Just like you need access to good quality content to do great RAG, just the same way you need access to a runtime execution to actually go execute those actions, which is very close to where the plan is being generated.

When a user wants to get something done, instead of having to remember which menu item to pick and what thing to do next, they can simply ask Einstein Copilot for what they want in a back-and-forth conversation. He elaborates:

Part of the Copilot stack is something called a reasoning engine. It’s coupled with an intent understanding component, so it understands intent. When the intent is ambiguous, it'll ask you more questions to clarify. Once the intent is very clear, it's handed off to the reasoning component, which then generates an execution plan.

The execution plan essentially looks like, ‘Go retrieve this data from the database, go make this API call with that data that you retrieved from the database, wrap it into this new object and then write in,’ as an example. In this example, it's orchestrating three actions to go get that broader task done. And I think being near an execution engine, such as Salesforce core, such as MuleSoft, is super key to actually going and executing that action and going the final mile, if you will.

Feedback loop

Of course this is not a guarantee that things won't go awry, and one purpose of the beta is to continue to refine the AI assistant's performance and accuracy, as well as refining how to keep humans actively in the loop so that they catch any remaining errors. He goes on:

Part of the Einstein 1 platform is the ability to actually collect feedback when the AI is wrong. Because there is an expert human in the loop, they will edit the output before it lands at the end customer. There is all kinds of friction that is built in to ensure that people read that, and actually edit the responses before they send it back. That — in addition to the thumbs-up and the thumbs-down signal, which is something we're training users to actually indicate — is important, because the more the system gets used, the more these errors are found, the more they're corrected, and the more of that learning goes back into the system. With more utilization, we are collecting signals, feedback signals, that make both the models better, both the prompting better, and the RAG better as well.

This feedback is currently evaluated by people in the development team, although it's likely that in future iterations of the platform some aspects of the process will be automated too.
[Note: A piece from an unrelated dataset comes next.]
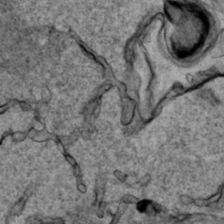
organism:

The fine-tuning isn't limited to retraining the LLM — an expensive exercise because of the processing power required. More often, it takes the form of comparing different ways of prompting to evaluate which ones work better, or creating better RAG components to provide more precise results.

The Einstein Copilot beta is now available for Sales Cloud and Service Cloud, with Commerce Cloud and Marketing Cloud available later in the year as well as a version for Tableau coming in the second half. It is currently in English language only and data residency is limited to the US initially. Enterprises can buy it bundled as part of any Einstein 1 Edition or as an add-on to Enterprise or Unlimited Editions.

My take

There is a lot going on here and it's significantly expanding the impact of generative AI beyond the most obvious use cases of finding information and drafting content to become a conversational interface through which users can access all the information and functionality of the underlying systems. This will have a massive impact on how people use Salesforce and other enterprise systems, although it's important to remember that the technology is still in beta at the moment and there are remaining wrinkles to iron out, not least in detecting and excluding errant answers or actions that the AI throws up. At diginomica we're always alert to the risks around AI projects but the careful approach that Salesforce is taking as it rolls out this technology is the right one to take.